Thank you for the info, so me going to 33's isn't really going to make a big difference huh???or just keep them???


----------



## ddawg16 (Aug 15, 2011)

You most likely have the 4L60E transmission....with those 35's it's about par to starting off in 2nd gear.

Your gas mileage is going to suffer and your not going to have much pulling power....

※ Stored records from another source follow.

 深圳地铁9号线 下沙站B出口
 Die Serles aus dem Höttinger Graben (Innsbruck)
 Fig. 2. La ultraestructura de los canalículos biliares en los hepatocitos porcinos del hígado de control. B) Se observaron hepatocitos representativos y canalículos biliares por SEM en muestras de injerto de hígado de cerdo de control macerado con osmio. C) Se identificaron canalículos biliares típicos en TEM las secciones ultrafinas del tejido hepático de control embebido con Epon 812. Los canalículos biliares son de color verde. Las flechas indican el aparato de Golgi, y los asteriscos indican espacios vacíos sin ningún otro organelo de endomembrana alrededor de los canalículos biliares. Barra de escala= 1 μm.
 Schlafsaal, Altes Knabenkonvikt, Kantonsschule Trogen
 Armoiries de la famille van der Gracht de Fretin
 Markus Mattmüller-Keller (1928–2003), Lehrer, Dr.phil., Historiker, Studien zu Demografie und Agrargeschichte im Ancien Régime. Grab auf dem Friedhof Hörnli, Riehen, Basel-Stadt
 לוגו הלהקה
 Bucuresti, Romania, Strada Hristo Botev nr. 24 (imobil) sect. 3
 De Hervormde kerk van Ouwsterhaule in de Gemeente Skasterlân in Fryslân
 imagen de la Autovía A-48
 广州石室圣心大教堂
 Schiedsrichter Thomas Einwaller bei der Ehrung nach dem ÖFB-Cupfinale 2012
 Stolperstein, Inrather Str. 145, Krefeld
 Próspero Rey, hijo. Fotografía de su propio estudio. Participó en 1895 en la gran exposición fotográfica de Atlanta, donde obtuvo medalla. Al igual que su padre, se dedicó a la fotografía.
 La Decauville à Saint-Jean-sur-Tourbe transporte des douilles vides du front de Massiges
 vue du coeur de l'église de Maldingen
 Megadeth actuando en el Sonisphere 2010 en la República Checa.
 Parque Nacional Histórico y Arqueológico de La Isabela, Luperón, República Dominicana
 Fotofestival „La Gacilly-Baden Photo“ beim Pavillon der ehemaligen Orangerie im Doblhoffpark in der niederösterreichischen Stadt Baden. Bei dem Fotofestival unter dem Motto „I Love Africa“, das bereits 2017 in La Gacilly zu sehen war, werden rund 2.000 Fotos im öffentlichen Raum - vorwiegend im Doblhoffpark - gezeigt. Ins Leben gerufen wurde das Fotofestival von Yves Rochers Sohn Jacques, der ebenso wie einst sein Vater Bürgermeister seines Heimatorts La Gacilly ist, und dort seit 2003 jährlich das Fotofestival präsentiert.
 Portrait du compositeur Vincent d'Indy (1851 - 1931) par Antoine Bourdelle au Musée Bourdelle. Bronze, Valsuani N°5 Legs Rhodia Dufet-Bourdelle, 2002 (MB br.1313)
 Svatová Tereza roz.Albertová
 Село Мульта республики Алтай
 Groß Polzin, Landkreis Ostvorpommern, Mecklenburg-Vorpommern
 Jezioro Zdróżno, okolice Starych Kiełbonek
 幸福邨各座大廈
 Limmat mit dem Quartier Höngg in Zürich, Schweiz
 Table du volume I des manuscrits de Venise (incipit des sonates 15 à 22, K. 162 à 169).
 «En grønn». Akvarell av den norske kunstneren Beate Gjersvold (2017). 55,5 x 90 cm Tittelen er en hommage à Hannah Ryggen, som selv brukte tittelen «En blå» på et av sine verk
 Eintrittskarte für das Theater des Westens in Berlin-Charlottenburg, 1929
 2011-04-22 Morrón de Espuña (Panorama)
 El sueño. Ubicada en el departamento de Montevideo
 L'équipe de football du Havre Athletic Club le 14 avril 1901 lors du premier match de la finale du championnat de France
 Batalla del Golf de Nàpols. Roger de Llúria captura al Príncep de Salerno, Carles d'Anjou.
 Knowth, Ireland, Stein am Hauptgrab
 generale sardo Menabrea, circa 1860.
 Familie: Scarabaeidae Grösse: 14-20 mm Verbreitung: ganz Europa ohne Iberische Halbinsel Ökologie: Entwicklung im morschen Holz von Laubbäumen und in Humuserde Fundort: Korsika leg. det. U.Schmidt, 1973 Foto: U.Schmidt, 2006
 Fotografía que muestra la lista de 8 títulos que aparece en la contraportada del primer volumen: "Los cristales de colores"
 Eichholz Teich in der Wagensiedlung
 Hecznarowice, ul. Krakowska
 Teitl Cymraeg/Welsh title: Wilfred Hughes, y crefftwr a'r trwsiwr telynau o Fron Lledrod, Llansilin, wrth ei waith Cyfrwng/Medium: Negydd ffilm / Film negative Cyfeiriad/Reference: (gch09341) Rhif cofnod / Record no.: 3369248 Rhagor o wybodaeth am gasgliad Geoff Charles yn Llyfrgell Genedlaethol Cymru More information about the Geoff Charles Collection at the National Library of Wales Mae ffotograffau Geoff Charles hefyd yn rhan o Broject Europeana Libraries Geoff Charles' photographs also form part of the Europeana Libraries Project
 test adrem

To solve the problem, regear...at a min, 4:10 gears in the rear...maybe even 4:56. It will make a big difference.....it will 'wake up' the truck.


----------



## bostonwindows30 (Jan 23, 2013)

If I put 33 on it will it help much?? I just had transmission rebuilt and don't wanna mess it up


----------



## ddawg16 (Aug 15, 2011)

bostonwindows30 said:


> If I put 33 on it will it help much?? I just had transmission rebuilt and don't wanna mess it up


33? 35? Not that much difference.....keep your foot out of it and you will be fine.


----------



## bostonwindows30 (Jan 23, 2013)

Lol I hear ya there I am not so much worried about the gas part but the wearing its doing on Transmission


----------



## Maintenance 6 (Feb 26, 2008)

Here's a calculator that will figure out your speedo difference. Enter the stock tire size and your new size to see the difference

http://www.miata.net/garage/tirecalc.html


----------



## bostonwindows30 (Jan 23, 2013)

Cool thanks do you think theses big tires will kill the Trans???


----------



## beenthere (Oct 11, 2008)

Moved to Automotive forum.


----------



## bostonwindows30 (Jan 23, 2013)

Made a mistake there on 17s do I need to change rims also???


----------



## Maintenance 6 (Feb 26, 2008)

I don't understand your question.


----------



## bostonwindows30 (Jan 23, 2013)

I have 35 on 17's if I change to 33 are the 17's okay or should I go to 16's???


----------



## Bondo (Dec 8, 2007)

bostonwindows30 said:


> I have 35 on 17's if I change to 33 are the 17's okay or should I go to 16's???


Ayuh,.... Why is it so hard for you to grasp the idea that *Over-All Diameter* is the determinin' factor,..??
The size of the hole in the center is Irrelevant...

'n Btw,... Anytime you change the way it came from the production line, there's gonna be added stresses to other components,...

It's up to You to decide whether the pay-off is worth the added wear, Elsewhere....


----------



## Maintenance 6 (Feb 26, 2008)

If you can buy 33's to fit your 17" wheels then I'd use them. Make sure the wheel width is right for the tire.


----------